Use the command below to convert the private key into a format that UniFi Video will accept. If you are seeing errors in your server.log file complaining about “Failed to import private key” or “algid parse error, not a sequence” then your private key is probably in the incorrect format. The server will only accept the key in DER format.
openssl pkcs8 -topk8 -inform PEM -outform DER -nocrypt -in private.key -out private.key.der
Getting the certificate signed
At this point you should have a properly formatted private key (private.key.der) and certificate request (request.csr). The next step is to have the certificate request signed by a trusted root certificate authority. In my case the trusted CA is a Microsoft Enterprise PKI server running on my network. In your case it could be a public CA such as Namecheap or one of the many others.
For Microsoft PKI servers you can initiate a certificate request by accessing the certificate services web interface (http://yourca/certsrv/). Click on advanced request and paste the full contents of the request.csr file in the top box.
Be sure to select web server from the certificate template drop down box.

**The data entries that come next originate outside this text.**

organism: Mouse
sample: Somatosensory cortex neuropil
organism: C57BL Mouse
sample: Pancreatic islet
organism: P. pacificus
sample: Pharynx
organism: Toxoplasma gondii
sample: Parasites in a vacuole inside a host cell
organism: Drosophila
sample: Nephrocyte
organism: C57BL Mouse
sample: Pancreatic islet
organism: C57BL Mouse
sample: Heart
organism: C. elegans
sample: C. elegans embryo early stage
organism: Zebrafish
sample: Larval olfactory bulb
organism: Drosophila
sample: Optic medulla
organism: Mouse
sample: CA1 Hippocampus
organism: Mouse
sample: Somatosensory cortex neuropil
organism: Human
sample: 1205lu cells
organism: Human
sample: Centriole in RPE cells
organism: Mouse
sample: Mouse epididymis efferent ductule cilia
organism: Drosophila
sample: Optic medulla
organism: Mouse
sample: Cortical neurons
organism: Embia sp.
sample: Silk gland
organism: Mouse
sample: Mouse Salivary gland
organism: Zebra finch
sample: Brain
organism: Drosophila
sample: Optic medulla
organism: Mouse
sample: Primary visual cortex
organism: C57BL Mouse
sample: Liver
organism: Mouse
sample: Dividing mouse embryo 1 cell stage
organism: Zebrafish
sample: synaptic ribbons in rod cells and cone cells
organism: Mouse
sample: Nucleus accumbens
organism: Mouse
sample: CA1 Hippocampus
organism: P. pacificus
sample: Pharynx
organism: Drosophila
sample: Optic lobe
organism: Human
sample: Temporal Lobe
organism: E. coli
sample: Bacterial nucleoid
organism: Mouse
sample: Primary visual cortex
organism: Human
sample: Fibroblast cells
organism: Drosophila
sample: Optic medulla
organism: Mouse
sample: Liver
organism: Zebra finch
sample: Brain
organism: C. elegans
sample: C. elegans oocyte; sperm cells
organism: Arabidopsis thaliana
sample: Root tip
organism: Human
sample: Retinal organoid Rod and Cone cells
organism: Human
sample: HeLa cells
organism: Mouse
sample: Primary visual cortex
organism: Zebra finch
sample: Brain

If all goes well you will see the screen shown below which presents the option to download the certificate. Unfi Video requires the certificate be DER encoded so select that option and download the certificate. In some cases you may need the entire chain but in my I did not since all of my clients already trust this root CA.
Installing the certificate and private key on the server
Create the certificates folder. Your path may be /usr/lib/UniFi-Video/ or something else depending on where your base installation lives. On my Centos installation it’s in /opt/UniFi-Video.

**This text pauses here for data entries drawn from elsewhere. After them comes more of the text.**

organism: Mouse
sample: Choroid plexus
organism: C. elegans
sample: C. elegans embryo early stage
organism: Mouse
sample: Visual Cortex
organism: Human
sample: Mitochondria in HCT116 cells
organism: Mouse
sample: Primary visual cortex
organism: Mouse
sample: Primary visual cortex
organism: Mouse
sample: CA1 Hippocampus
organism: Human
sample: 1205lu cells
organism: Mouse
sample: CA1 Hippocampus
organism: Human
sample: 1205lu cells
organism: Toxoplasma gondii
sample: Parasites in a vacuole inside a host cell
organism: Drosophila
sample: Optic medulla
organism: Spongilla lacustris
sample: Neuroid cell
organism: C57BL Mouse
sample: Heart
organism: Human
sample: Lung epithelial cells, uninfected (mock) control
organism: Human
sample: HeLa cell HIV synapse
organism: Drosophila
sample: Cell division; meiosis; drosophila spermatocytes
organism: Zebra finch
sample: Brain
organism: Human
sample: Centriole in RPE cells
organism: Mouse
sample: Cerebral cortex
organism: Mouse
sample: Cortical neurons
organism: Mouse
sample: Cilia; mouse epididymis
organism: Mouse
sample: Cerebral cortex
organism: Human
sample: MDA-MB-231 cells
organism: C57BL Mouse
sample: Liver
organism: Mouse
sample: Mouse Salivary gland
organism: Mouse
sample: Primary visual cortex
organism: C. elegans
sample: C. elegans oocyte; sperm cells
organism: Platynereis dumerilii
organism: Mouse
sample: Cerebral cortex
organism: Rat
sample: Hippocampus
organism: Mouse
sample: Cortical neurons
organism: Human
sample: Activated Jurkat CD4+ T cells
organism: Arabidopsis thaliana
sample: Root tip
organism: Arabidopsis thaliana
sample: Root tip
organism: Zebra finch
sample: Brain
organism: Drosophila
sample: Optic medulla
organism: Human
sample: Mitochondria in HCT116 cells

mkdir -p /opt/UniFi-Video/data/certificates
Copy the signed certificate and private keyinto the certificates folder and rename them:
- ufv-server.cert.der (signed certificate)
- ufv-server.key.der (private key file)
Change the permissions on the newly created directory and the files inside.

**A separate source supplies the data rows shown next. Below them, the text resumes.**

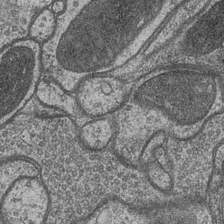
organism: Drosophila
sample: Optic medulla
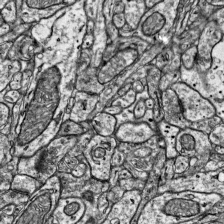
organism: Mouse
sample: Visual Cortex
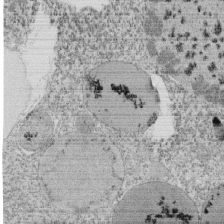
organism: Tetrahymena
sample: Cilia in tetrahymena
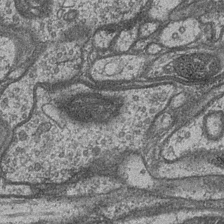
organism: Drosophila
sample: Optic medulla
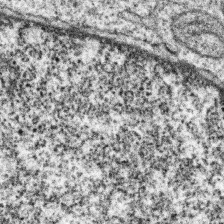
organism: Human
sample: HeLa cells
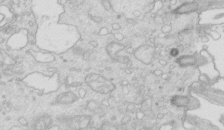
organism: Mouse
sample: Multiciliated cells
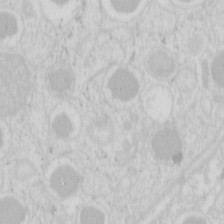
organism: Mouse
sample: Pancreas
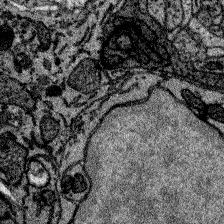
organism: Zebrafish
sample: Larval olfactory bulb
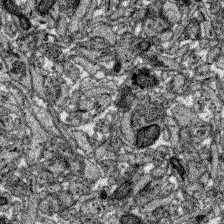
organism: Zebrafish
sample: Larval olfactory bulb
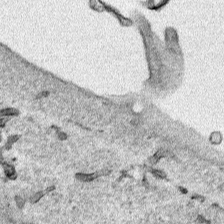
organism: Human
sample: Mitochondria in HCT116 cells
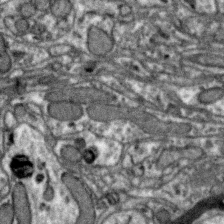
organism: Zebra finch
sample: Brain
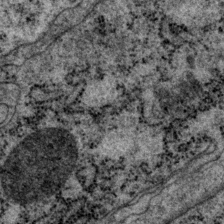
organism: P. pacificus
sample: Pharynx
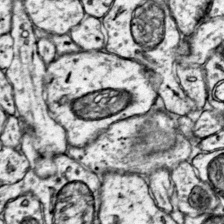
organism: Mouse
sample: Primary visual cortex
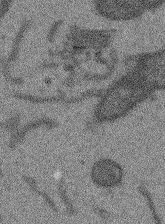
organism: Arabidopsis thaliana
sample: Root tip
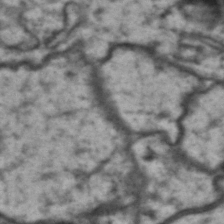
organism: Drosophila
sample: Brain
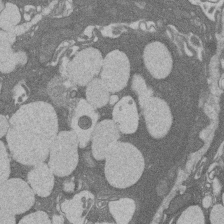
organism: Rat
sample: Salivary granule
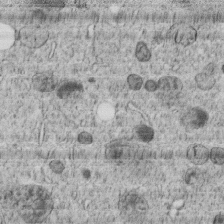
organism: C. elegans
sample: C. elegans embryo early stage
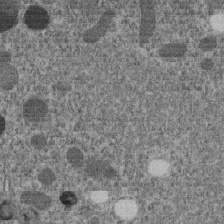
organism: C. elegans
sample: C. elegans embryo early stage
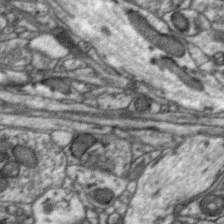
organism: Zebra finch
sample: Brain
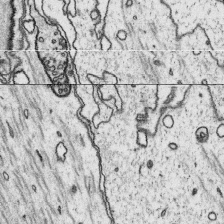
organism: Platynereis dumerilii
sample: Parapodia
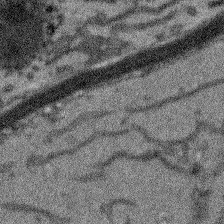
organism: Arabidopsis thaliana
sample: Root tip
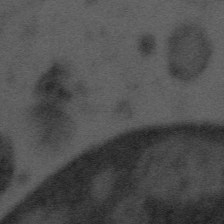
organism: Tuwongella immobilis
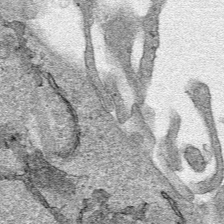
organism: Human
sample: Mitochondria in HCT116 cells
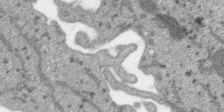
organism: Human
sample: Lung epithelial cells infected with SARS-CoV-2
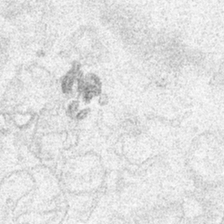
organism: Human
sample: Mitochondria in HCT116 cells
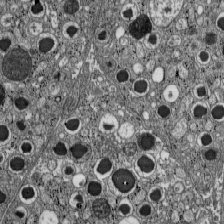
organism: C57BL Mouse
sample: Pancreatic islet
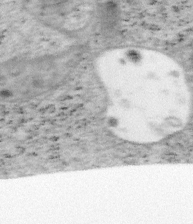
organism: Mouse
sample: OT-I killer T cells with ID8 ovarian cancer cells
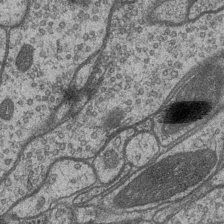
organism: Drosophila
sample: Optic medulla
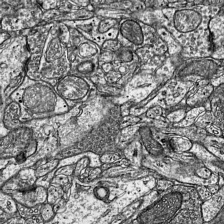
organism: Mouse
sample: Visual Cortex
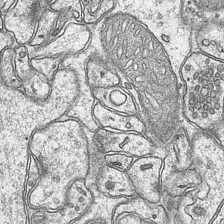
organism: Mouse
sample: CA1 Hippocampus
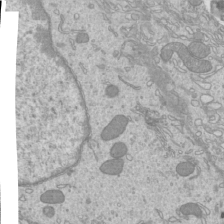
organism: Mouse
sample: Cilia; mouse epididymis
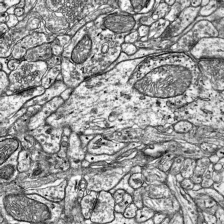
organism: Mouse
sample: Visual Cortex
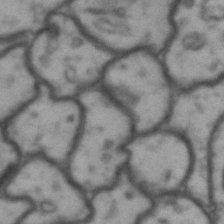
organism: Drosophila
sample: Brain
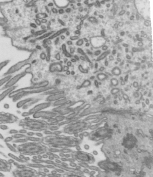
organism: Mouse
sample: Mouse epididymis efferent ductule cilia
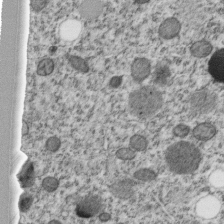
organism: C. elegans
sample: C. elegans embryo early stage
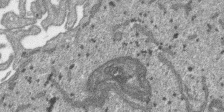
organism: Human
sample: Lung epithelial cells infected with SARS-CoV-2
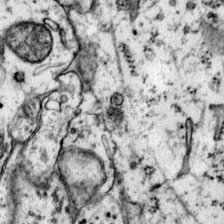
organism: Mouse
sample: Primary visual cortex
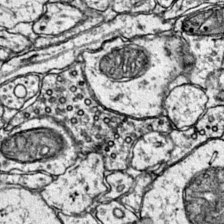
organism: Mouse
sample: Primary visual cortex
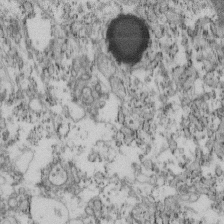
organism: Mouse
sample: Cilia; retinal pigment epithelium

chown -R unifi-video:unifi-video /opt/UniFi-Video/data/certificates/
At this point the contents of the certificates directly should look like this:
Stop the unifi-video service. The command may very depending on your operating system.
systemctl stop unifi-video.service
Modify the system.properties file to enable custom certificates.
Add the line below to the file and save the changes.
Make a backup the existing trust store in case something goes wrong.
cp /opt/UniFi-Video/data/ufv-truststore /opt/UniFi-Video/data/ufv-truststore.backup
Next delete the existing trust store.
rm -rf /opt/UniFi-Video/data/ufv-truststore
Start the unifi-video service.
systemctl start unifi-video.service
If everything works correctly the private key and certificate inside the certificates directory will disappear and a new trust store file will be created that contains them. The new certificate should be active in the web server at this point. From within chrome you can press Ctrl + shift +I to inspect the certificate.
If it’s not working check the log file for any errors (/opt/UniFi-Video/logs/error.log). Even if your custom certificate is not successfully imported the UniFi software will automatically regenerate a new trust store so you’ll have to repeat part of the process in order to test a new certificate if you encounter problems.